A few bloggers I read have been grumpy about "extra" crap in DVDs and such, and while I'm not as grumpy, I see their point.  This George Lucas phenomenon (Lucasization?) has drifted into comics, not only with the Big Boys and the "remastered" version of Infinite Crisis (which, if DC is to be believed when it first came out, is the greatest thing since Charlemagne conquered Europe, so why did they need to change anything?), but even into the tiny presses.  This is a roundabout way of saying that one of the more entertaining mini-series of last year, Captain Gravity and the Power of the Vril, is out in trade paperback from Penny Farthing Press on page 312.  It will set you back 20 dollars, but it's a very fun read.  I'm grumpy because I bought each individual issue and tried to pimp it as much as I could, for two reasons: it's good, and it needed pimping.  I know a few people checked it out because of me (they told me), and that's what all this media is for, really - I don't read every book, and neither do you, so it's nice to zip around the Internet and see if there is anything out there that might be neat.  I don't want a medal from Penny Farthing, but I would like them to not put 30 additional pages into the trade paperback that I never read!  On page 310, they proudly proclaim this.  Excuse me?  Why the hell did I buy each issue, miss one and ask the guy at the comic book shoppe to track it down for me (which he did) and tell everyone to buy it if you're just going to add 30 freakin' pages to the trade?  That just pisses me off.  If you haven't bought this, you should, because it's a fine book, but this practice will not endear me to comic book companies.  What the hell?

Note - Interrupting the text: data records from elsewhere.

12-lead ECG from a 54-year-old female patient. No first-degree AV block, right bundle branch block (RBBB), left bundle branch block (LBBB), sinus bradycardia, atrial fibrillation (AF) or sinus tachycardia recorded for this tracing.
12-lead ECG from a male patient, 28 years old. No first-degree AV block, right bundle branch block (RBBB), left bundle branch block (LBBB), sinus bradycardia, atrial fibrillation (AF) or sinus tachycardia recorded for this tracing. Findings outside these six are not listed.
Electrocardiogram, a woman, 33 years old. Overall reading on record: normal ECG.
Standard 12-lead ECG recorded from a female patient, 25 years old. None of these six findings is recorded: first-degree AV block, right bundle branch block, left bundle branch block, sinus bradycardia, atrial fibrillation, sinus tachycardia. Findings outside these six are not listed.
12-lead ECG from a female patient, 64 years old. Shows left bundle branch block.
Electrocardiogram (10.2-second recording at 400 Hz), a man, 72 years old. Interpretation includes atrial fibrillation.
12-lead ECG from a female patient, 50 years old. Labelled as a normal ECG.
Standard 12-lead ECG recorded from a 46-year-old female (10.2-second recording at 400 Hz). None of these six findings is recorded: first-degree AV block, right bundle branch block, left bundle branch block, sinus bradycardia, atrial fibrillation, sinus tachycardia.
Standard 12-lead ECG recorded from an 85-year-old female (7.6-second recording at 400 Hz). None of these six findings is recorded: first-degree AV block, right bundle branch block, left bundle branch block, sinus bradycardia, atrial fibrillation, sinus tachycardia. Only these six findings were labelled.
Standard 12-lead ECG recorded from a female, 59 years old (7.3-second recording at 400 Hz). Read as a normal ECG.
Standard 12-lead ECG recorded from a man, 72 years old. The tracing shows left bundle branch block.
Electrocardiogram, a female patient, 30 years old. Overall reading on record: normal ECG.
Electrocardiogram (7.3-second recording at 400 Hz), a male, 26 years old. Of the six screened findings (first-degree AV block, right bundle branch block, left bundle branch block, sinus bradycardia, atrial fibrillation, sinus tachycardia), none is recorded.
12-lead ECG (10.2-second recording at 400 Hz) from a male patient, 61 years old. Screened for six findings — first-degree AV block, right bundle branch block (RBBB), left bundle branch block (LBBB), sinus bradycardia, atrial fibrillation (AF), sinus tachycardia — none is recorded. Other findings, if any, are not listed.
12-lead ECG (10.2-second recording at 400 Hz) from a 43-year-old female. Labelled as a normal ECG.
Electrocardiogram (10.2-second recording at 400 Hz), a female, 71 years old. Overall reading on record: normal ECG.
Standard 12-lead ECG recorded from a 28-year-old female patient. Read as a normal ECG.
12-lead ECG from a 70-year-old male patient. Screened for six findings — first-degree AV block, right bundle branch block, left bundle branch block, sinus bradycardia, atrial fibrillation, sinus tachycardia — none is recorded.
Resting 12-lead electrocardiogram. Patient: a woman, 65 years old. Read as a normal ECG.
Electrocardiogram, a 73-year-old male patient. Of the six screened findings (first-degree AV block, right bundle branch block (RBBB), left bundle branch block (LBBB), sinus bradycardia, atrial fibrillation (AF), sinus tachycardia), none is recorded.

Tucked away in the corner of page 313 is a new printing of The Complete Ballad of Halo Jones by Alan Moore and Ian Gibson from Rebellion.  This is a wonderful book, and you owe it to yourself to read it.  Moore's writing is stellar as usual, and Gibson's art is magnificent.

Top Shelf has a couple of interesting books coming out on page 338.  Regards from Serbia tells the story of a man experiencing the Balkan war from, basically, ground zero.  The war fascinates me, and this looks like a very interesting look at living through it (I just finished Bosnian Flat Dog, another Balkan War comic).  They also offer The Surrogates in trade.  This is another wonderful mini-series from last year, and it's something that is action-packed yet still thought-provoking.

That's all she wrote for another month.  Remember, the good comics aren't going to just come to you!  You have to go out and seek them!

¹ Burgas Guarantee not valid in Delaware, Kansas, Hawaii, or, heck, any state in the Union, or even any country on the planet (except Kiribati). It is, however, valid in the Negative Zone.  And in Captain Airstrip's reality (Earth 744).  And on Earth-X.